If you are a general marketer and not a digital specialist, you may not have come across Google Signals before. The first you hear about it may well be this banner popping up in your Google Analytics account:
What is Google Signals?
First announced in July 2018, Google Signals is the name given to the Google product that enables cross-device reporting and remarketing. Enabling Google Signals allows you to take advantage of new and improved advertising and reporting features across different devices.
When you activate Google Signals, existing Google Analytics features are upgraded to include more information from Google users, but only for those who have turned on Ads Personalization.
These are the areas where more information is gathered when Google Signals is activated (but only for users with Ads Personalization enabled):
- Remarketing – this extends any eligible remarketing activities to work cross-device
- Ads reporting – you’ll get more information about users
- Demographics and interest reports – more information will be collected
- Cross-device reports (in beta) – you will start to see cross-device information in your account
Does Google Signals and Ads Personalization affect GDPR?
No data for individual users is ever exposed, it only reports in aggregate, so there are no GDPR issues. The retention of data is limited to 26 months, unless you have set your data retention setting to less, in which case that is respected.
What happens when you click “Get started”?
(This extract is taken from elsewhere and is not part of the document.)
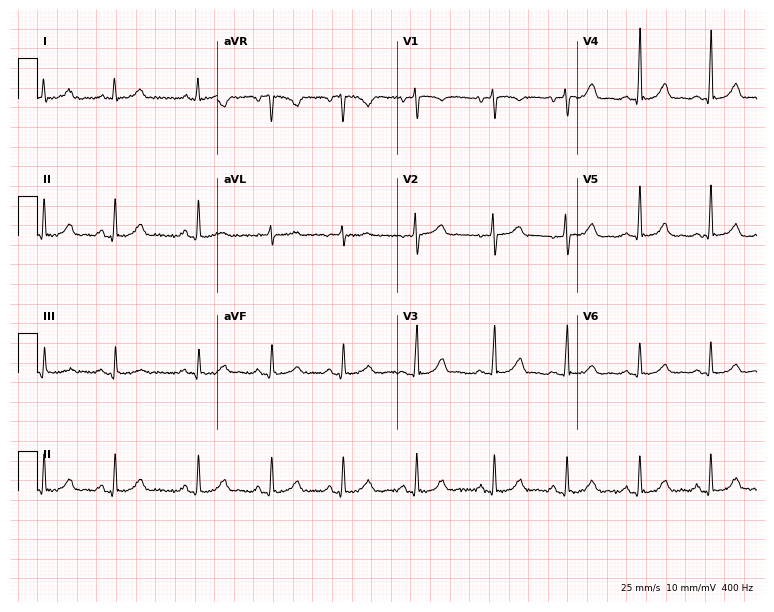
12-lead ECG from a woman, 48 years old. Recorded interpretation: within normal limits.

You will see the “Activate Google Signals” screen:
If you click continue you’ll see the following:
There is one choice on this page, selected by this drop down:
You get these options:
This refers to the Account level of Google Analytics. As long as all the properties are for the same company, there shouldn’t be an issue with enabling for all, but if you are an agency that has other companies’ data in your account, you may have to be more specific with this setting. You will need to have admin access to the account level (or you’ll get “Access denied”) in order to set this. If you don’t have account level access, you will be able to set it for the properties for which you do have admin access.
If you have not enabled Data Sharing in your Google Analytics account, you will see a different second paragraph asking you to turn this on, as Google Signals only works if you have this enabled.
Google also asks you to make sure you are letting your users know.
When should you turn on Google Signals?
Like much Google Analytics data, collection of the information only starts from when you activate the information, so if you want to make use of it, you should activate it as soon as possible. If you are doing remarketing or using the behaviour reports already, this is a no-brainer.
Is Google Signals useful for SEO?
If you read the information about Google Signals, most of it pertains to the additional information you get for your Google Ads campaigns. However, the Cross Device reports works for all users, whatever source or medium they used (as long as they have Ads Personalization enabled), so this information is available, even if they came from organic. This is the Device Overlap report:
And this is the Channels report:
However, there doesn’t appear to be any cross-device information in that report that we can see. Perhaps there’s more to come, as the product is a beta, after all.
There’s clearly a current push in terms of rolling out the availability of the beta to different Google Analytics accounts. It’s been available on some for a couple of weeks, but on others it has just appeared. It won’t get enabled by default because of the requirement to enable data sharing and to make sure your privacy policy is up to scratch, so if you want these features and the data it brings, it is going to take your manual intervention.